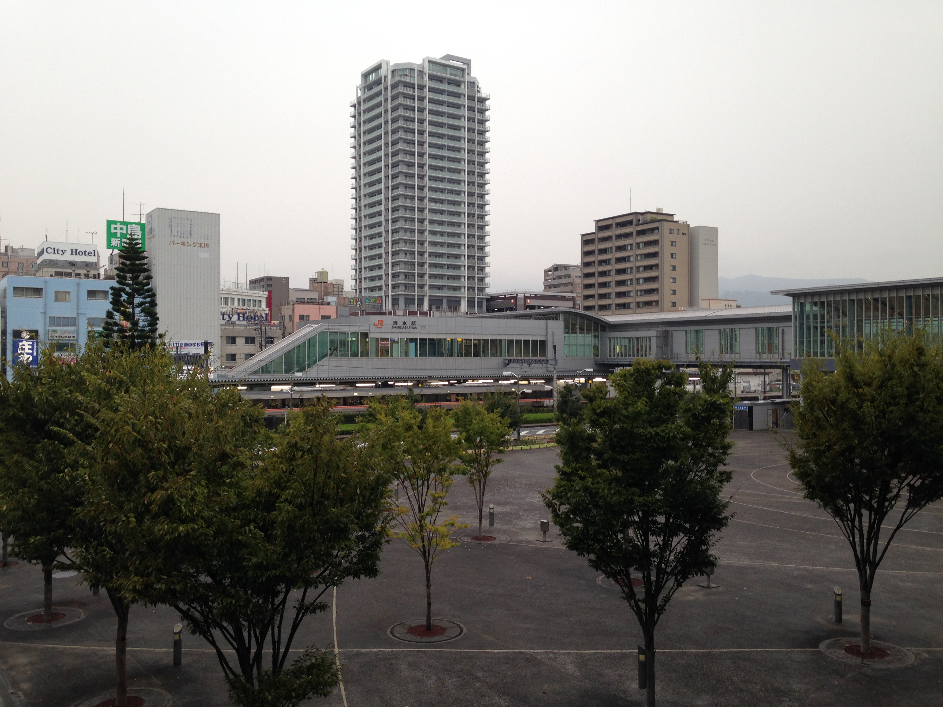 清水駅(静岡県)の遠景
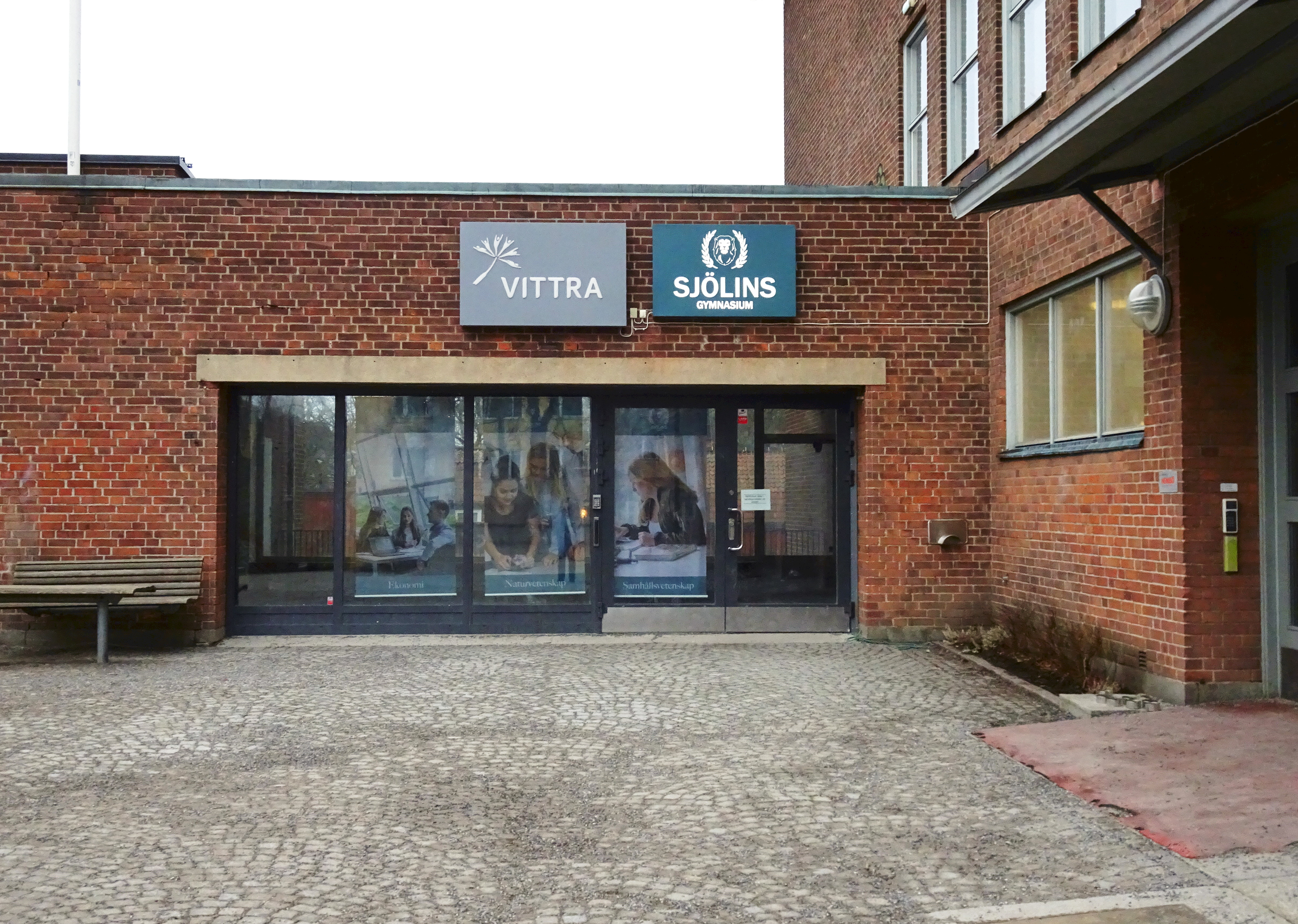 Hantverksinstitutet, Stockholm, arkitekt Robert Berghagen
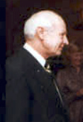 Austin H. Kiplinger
--
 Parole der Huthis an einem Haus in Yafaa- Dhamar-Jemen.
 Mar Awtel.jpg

# Task item
With the pictures omitted, print the lines above exactly, beginning at the line with "清水駅(静岡県)の遠景" and going on through the line with "Austin H. Kiplinger".

# Response to this exercise
 清水駅(静岡県)の遠景
 Hantverksinstitutet, Stockholm, arkitekt Robert Berghagen
 Austin H. Kiplinger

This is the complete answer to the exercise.